Флэшбэк, вот главный виновник, так подумал он. Леонард наивно отправился в свой банк, реально существующий банк, чтобы снять деньги не с банкомата, — и, конечно, не обнаружил ни одного операциониста. Судя по телерекламе, одним из достоинств банка было то, что в нем в течение четырех рабочих полусмен всегда присутствовали как минимум два живых операциониста. Но в понедельник (день, на который приходилась одна из полусмен) отмечались повальные прогулы из-за флэшбэкного похмелья. Да, прежде чем являться в банк в понедельник, надеясь найти операциониста, нужно было все разузнать.

Супермаркет тоже был тяжелым испытанием. Почти пятнадцать минут пришлось стоять в очереди, чтобы пройти через пункт магнитно-резонансного сканирования, детектор запахов и кабинку опознавания ДНК. Внутри кроме покупателей виднелись лишь агенты службы безопасности в доспехах, похожих на хитиновые панцири, в черных шлемах с отражающими видеощитками и с громоздкими автоматами в руках. Леонард много раз видел такое будущее в кинофильмах, популярных в его зрелые годы, и должен был бы привыкнуть к этим картинам. И хотя уже почти двадцать лет меры безопасности непрерывно усиливались, он по-прежнему беспокоился.

И когда Леонард увидел в отделе свежих продуктов овощи, гниющие из-за нерадивости персонала или отключений электричества, из-за отсутствия продавцов он мог лишь позвонить по федеральному номеру с автоматическим обслуживанием. Он подозревал, что где-то в этом гулком, жутко освещенном здании, начиненном черными пузырями камер наблюдения, есть живой, дышащий управляющий. Но управляющий определенно не хотел иметь дела со своим начальством, и Леонард сильно сомневался, что лос-анджелесская сеть все еще принадлежит некоему Ральфсу. [42]

Наконец он завершил свои дела. По пути домой пришлось проехать через множество блокпостов. Телефон постоянно издавал трели — предупреждения о террористической атаке. Тибетские террористы-смертники подорвались в Чайнатауне. Сепаратисты из Арийского братства Калифорнии устроили у Эхо-парка перестрелку с полицией и тактическими силами ДВБ.
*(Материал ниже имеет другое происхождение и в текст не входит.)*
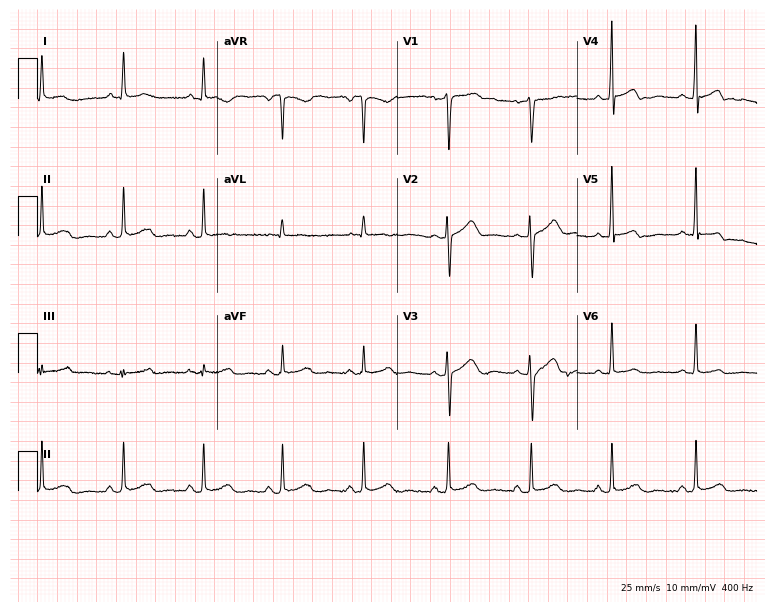
ECG (7.3-second recording at 400 Hz) — a 46-year-old female. Screened for six findings — first-degree AV block, right bundle branch block (RBBB), left bundle branch block (LBBB), sinus bradycardia, atrial fibrillation (AF), sinus tachycardia — none is recorded. Other findings, if any, are not listed.
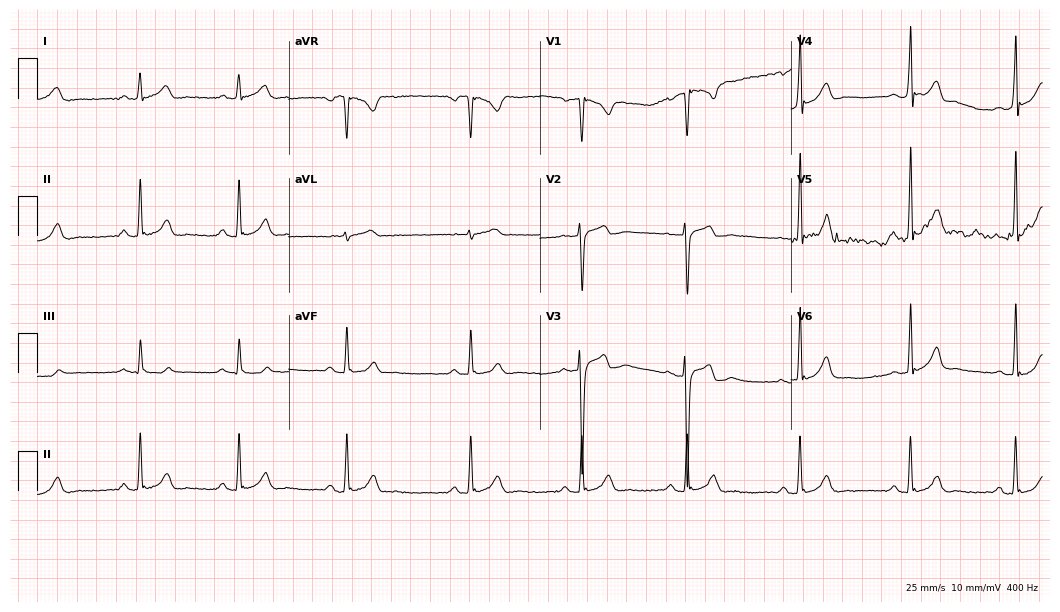
Standard 12-lead ECG recorded from a 27-year-old male. None of these six findings is recorded: first-degree AV block, right bundle branch block, left bundle branch block, sinus bradycardia, atrial fibrillation, sinus tachycardia.

Вэл в тот день явился домой только в три ночи.

Вторник

Леонард провел большую часть дня в своем кабинете, вяло разбирая беспорядочные кипы и связки — распечатки черновых вариантов своего огромного романа, неудавшегося и заброшенного. Время от времени он делал пометки в дневнике, обычно недоуменные: как почетный профессор, специалист по английской и классической литературе, мог писать так плохо?

Леонард, как он сам объяснял Эмилио и еще нескольким знакомым, ставил целью рассказать историю первой трети нового века. Но, читая выборочно страницы и главы своего заброшенного произведения, он понял, что во всех этих черновиках отразилось лишь его невежество. Персонажи неизбежно становились жертвами социальных сил, которые за последние двадцать пять лет так сильно изменили Америку и остальной мир. Действия персонажей, какими бы они ни были (основное место в черновиках занимали разговоры), демонстрировали непонимание этих сил и собственную беспомощность перед лицом происходящих перемен. Иными словами, восприятие действительности героями романа было таким же приглушенным и неестественным, как и у самого профессора Джорджа Леонарда Фокса, сорок лет проведшего в комфортном университетском зазеркалье.